I'm trying to find a basis for the field extension $\mathbb{Q}(\zeta , \sqrt[3]{2})/\mathbb{Q}$, where $\zeta$ is the cube root of unity. I attempted this with starting with a set of elements I know which span the field, i.e $1, \zeta, \zeta^2,\sqrt[3]{2}, \zeta\sqrt[3]{2}, \zeta^2\sqrt[3]{2}, \sqrt[3]{2^2}, \zeta\sqrt[3]{2^2}, \zeta^2\sqrt[3]{2^2}$
From this spanning set I need to sift any elements which are a linear combination of other elements in order to end up with a basis. I decided to remove $\zeta^2, \zeta^2\sqrt[3]{2}, \zeta^2\sqrt[3]{2^2}$, because $\zeta^2=-1-\zeta$. Have I removed the dependant elements correctly?
But then the next part of the question asks to find the 3 automorphisms of the field.
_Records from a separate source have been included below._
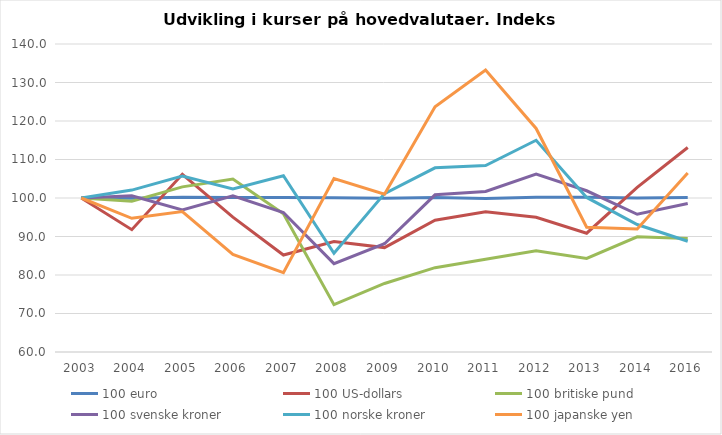
| Category | 100 euro | 100 US-dollars | 100 britiske pund | 100 svenske kroner | 100 norske kroner | 100 japanske yen |
|---|---|---|---|---|---|---|
| 2003.0 | 100 | 100 | 100 | 100 | 100 | 100 |
| 2004.0 | 99.913 | 91.775 | 99.18 | 100.585 | 102.059 | 94.734 |
| 2005.0 | 100.214 | 106.152 | 102.89 | 96.879 | 105.678 | 96.476 |
| 2006.0 | 100.153 | 95.028 | 104.941 | 100.549 | 102.375 | 85.341 |
| 2007.0 | 100.161 | 85.19 | 95.909 | 96.22 | 105.769 | 80.621 |
| 2008.0 | 100.081 | 88.709 | 72.282 | 82.955 | 85.646 | 105.046 |
| 2009.0 | 99.958 | 87.117 | 77.799 | 88.125 | 101.142 | 100.993 |
| 2010.0 | 100.132 | 94.221 | 81.903 | 100.829 | 107.838 | 123.703 |
| 2011.0 | 99.86 | 96.442 | 84.115 | 101.707 | 108.449 | 133.267 |
| 2012.0 | 100.212 | 94.99 | 86.308 | 106.242 | 114.998 | 118.064 |
| 2013.0 | 100.211 | 90.854 | 84.3 | 101.878 | 100.147 | 92.402 |
| 2014.0 | 99.987 | 102.749 | 89.928 | 95.782 | 93.112 | 91.948 |
| 2016.0 | 100.161 | 113.123 | 89.512 | 98.561 | 88.757 | 106.515 |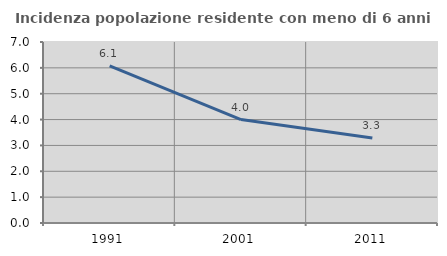
| Category | Incidenza popolazione residente con meno di 6 anni |
|---|---|
| 1991.0 | 6.08 |
| 2001.0 | 4 |
| 2011.0 | 3.291 |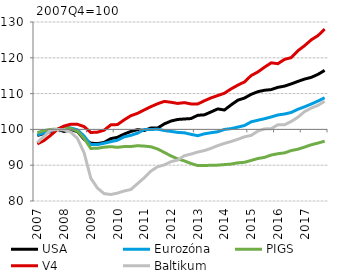
| Category | USA | Eurozóna | PIGS | V4 | Baltikum |
|---|---|---|---|---|---|
| 2007.0 | 98.296 | 98.392 | 99.081 | 95.939 | 96.34 |
| nan | 98.859 | 99.083 | 99.678 | 96.895 | 98.081 |
| nan | 99.396 | 99.501 | 99.994 | 98.356 | 99.793 |
| nan | 100 | 100 | 100.063 | 100 | 100 |
| 2008.0 | 99.425 | 100.726 | 100.748 | 100.945 | 99.835 |
| nan | 99.939 | 100.397 | 100.212 | 101.445 | 99.251 |
| nan | 99.398 | 99.886 | 99.505 | 101.428 | 97.468 |
| nan | 97.247 | 98.131 | 97.465 | 100.775 | 93.475 |
| 2009.0 | 96.155 | 95.757 | 94.685 | 99.133 | 86.37 |
| nan | 96.017 | 95.754 | 94.727 | 99.228 | 83.596 |
| nan | 96.366 | 96.134 | 95.033 | 99.785 | 82.048 |
| nan | 97.425 | 96.573 | 95.185 | 101.266 | 81.821 |
| 2010.0 | 97.8 | 96.975 | 94.987 | 101.352 | 82.211 |
| nan | 98.701 | 97.922 | 95.218 | 102.672 | 82.8 |
| nan | 99.429 | 98.345 | 95.224 | 103.827 | 83.21 |
| nan | 99.928 | 98.949 | 95.449 | 104.484 | 84.856 |
| 2011.0 | 99.688 | 99.958 | 95.337 | 105.452 | 86.483 |
| nan | 100.401 | 99.954 | 95.144 | 106.351 | 88.354 |
| nan | 100.373 | 100.069 | 94.536 | 107.169 | 89.576 |
| nan | 101.536 | 99.693 | 93.564 | 107.814 | 90.075 |
| 2012.0 | 102.331 | 99.44 | 92.59 | 107.586 | 90.987 |
| nan | 102.771 | 99.169 | 91.769 | 107.254 | 91.428 |
| nan | 102.91 | 99.05 | 91.205 | 107.475 | 92.654 |
| nan | 103.027 | 98.622 | 90.472 | 107.116 | 93.108 |
| 2013.0 | 103.94 | 98.241 | 89.89 | 107.1 | 93.672 |
| nan | 104.068 | 98.767 | 89.908 | 107.997 | 94.092 |
| nan | 104.883 | 99.073 | 89.983 | 108.806 | 94.716 |
| nan | 105.721 | 99.347 | 90.021 | 109.451 | 95.474 |
| 2014.0 | 105.422 | 99.991 | 90.168 | 110.108 | 96.088 |
| nan | 106.849 | 100.212 | 90.318 | 111.322 | 96.62 |
| nan | 108.153 | 100.637 | 90.658 | 112.359 | 97.236 |
| nan | 108.762 | 101.083 | 90.81 | 113.263 | 97.932 |
| 2015.0 | 109.794 | 102.113 | 91.327 | 115.042 | 98.318 |
| nan | 110.537 | 102.561 | 91.862 | 116.045 | 99.522 |
| nan | 110.938 | 102.982 | 92.183 | 117.374 | 100.136 |
| nan | 111.116 | 103.477 | 92.844 | 118.592 | 100.2 |
| 2016.0 | 111.745 | 104.038 | 93.208 | 118.358 | 101.315 |
| nan | 112.094 | 104.294 | 93.445 | 119.563 | 101.29 |
| nan | 112.704 | 104.743 | 94.094 | 120.049 | 102.213 |
| nan | 113.413 | 105.623 | 94.466 | 121.981 | 103.411 |
| 2017.0 | 114.055 | 106.314 | 95.063 | 123.395 | 104.982 |
| nan | 114.542 | 107.092 | 95.71 | 125.03 | 105.965 |
| nan | 115.377 | 107.922 | 96.186 | 126.197 | 106.726 |
| nan | 116.479 | 108.853 | 96.71 | 128.005 | 107.85 |

If $\sigma$ is an automorphism. but then what does $\sigma (\zeta)$ and $\sigma(\sqrt[3]{2})$ equal
Let $\;F\;$ be a field, $\;a,b\;$ two algebraic elements (in some extension field) over $\;F\;$ . Assume they are no conjugate to avoid trivial cases.
Prove that if $\;A\,,\,\,B\;$ are basis for $\;F(a)/F\;,\;\;F(b)/F\;$ , resp. , then $\;C:=\{ab\;;\;a\in A\;,\;\;b\in B\}\;$ is a basis for $\;F(a,b)/F\;$